Along her journey, she took on other adventures including multiple trips to Cheyenne to lobby for women’s right and child care needs.
“They didn’t have many women legislators back then and I wanted this group of old-timer men to pay for child care for single moms,” Onstott said.
And the only way she could think to convince them to do that was to take away their money, literally.
“I took each of their billfolds for 24 hours and told them they had to eat and live off what was in their pockets because that was what a lot of single moms were dealing with.
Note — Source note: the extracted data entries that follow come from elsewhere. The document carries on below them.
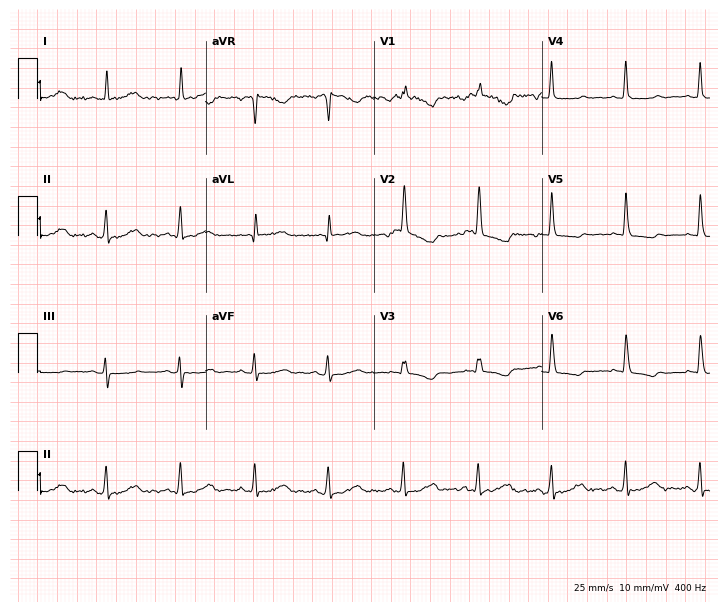
ECG — a 67-year-old woman. Screened for six findings — first-degree AV block, right bundle branch block, left bundle branch block, sinus bradycardia, atrial fibrillation, sinus tachycardia — none is recorded. Other findings, if any, are not listed.
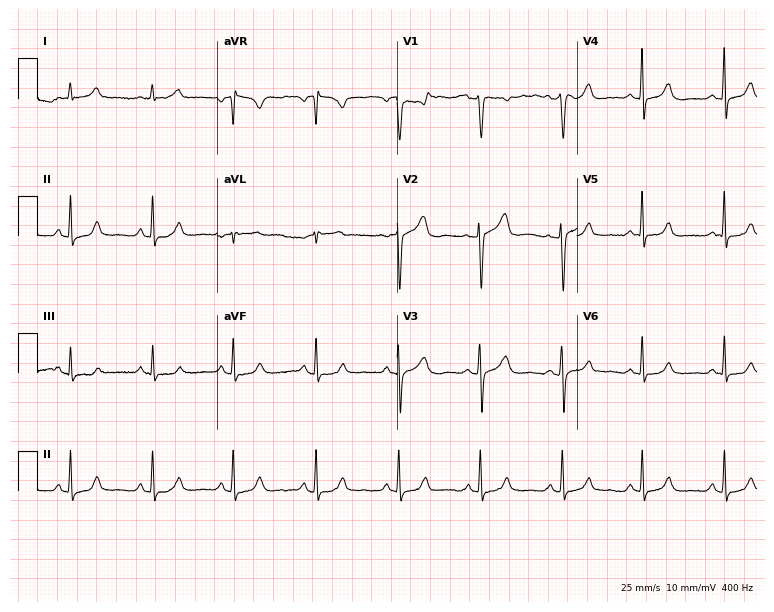
Electrocardiogram, a 47-year-old female patient. Of the six screened findings (first-degree AV block, right bundle branch block, left bundle branch block, sinus bradycardia, atrial fibrillation, sinus tachycardia), none is recorded.
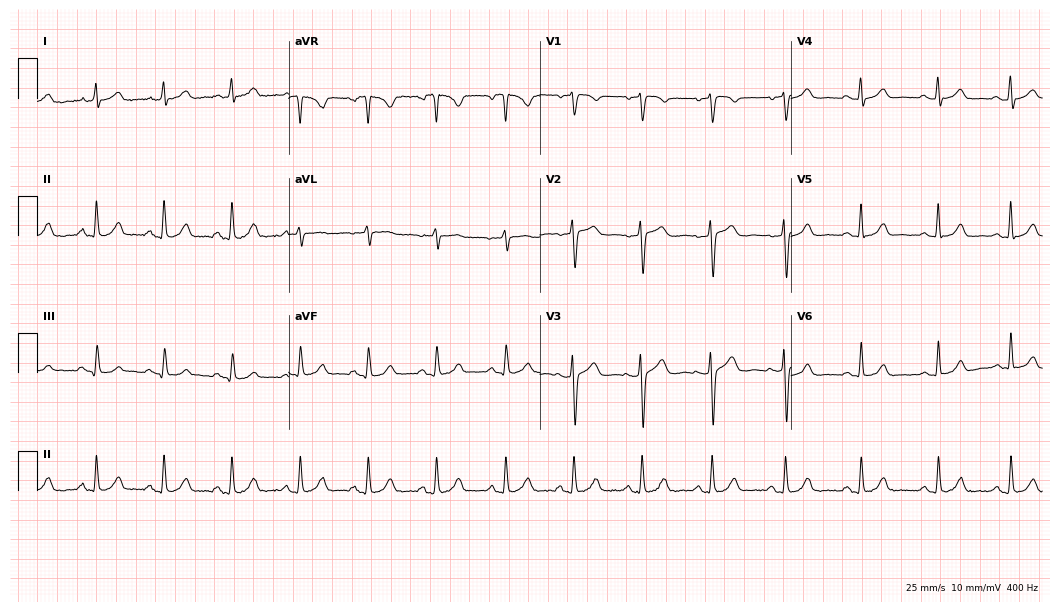
12-lead ECG (10.2-second recording at 400 Hz) from a 31-year-old woman. Labelled as a normal ECG.

And by golly, we got it passed,” she said.
Onstott is also recognized for her contribution to the creation of CASBH.
She said it all started when a young girl was kidnapped and murdered in Sheridan and the entire community banded together to go shoulder-to-shoulder to search for her body.
After learning of the Court Appointed Special Advocates service in Colorado, 11 of the concerned community members flew out to learn more about CASA and bring it home with them.
“I don’t want to say I was one of the founders but a lot of us just said, ‘There’s a need so we’re going,’” she said. “And that’s the great thing about Sheridan, if there’s a need, they make it happen.”
Onstott charged full speed ahead until 1990 when her family convinced her that 12 hours a day, seven days a week, was simply too much and she stepped down from being director of the Children’s Center.
This was not a retirement, but rather another opportunity for growth.
“The board hired a new director and after two months she said she didn’t want ‘those funny children,’ meaning the special needs ones, at her facility, so they moved them out to the Cottonwood building, then called the Nerco building, and we rented office space on the second floor to house the handicap program,” she said.
Onstott stayed on to be director of the new handicap specific program, the Child Development Center.
She fully retired in 1993 at which point the CDC built a new building, where they are currently housed, to accommodate continued growth.
“A lot of the service agencies we see in Sheridan today would not be here without her,” Carr said. “You didn’t see that kind of advocacy for children before her. I wish I could accomplish half of what she has in my lifetime.”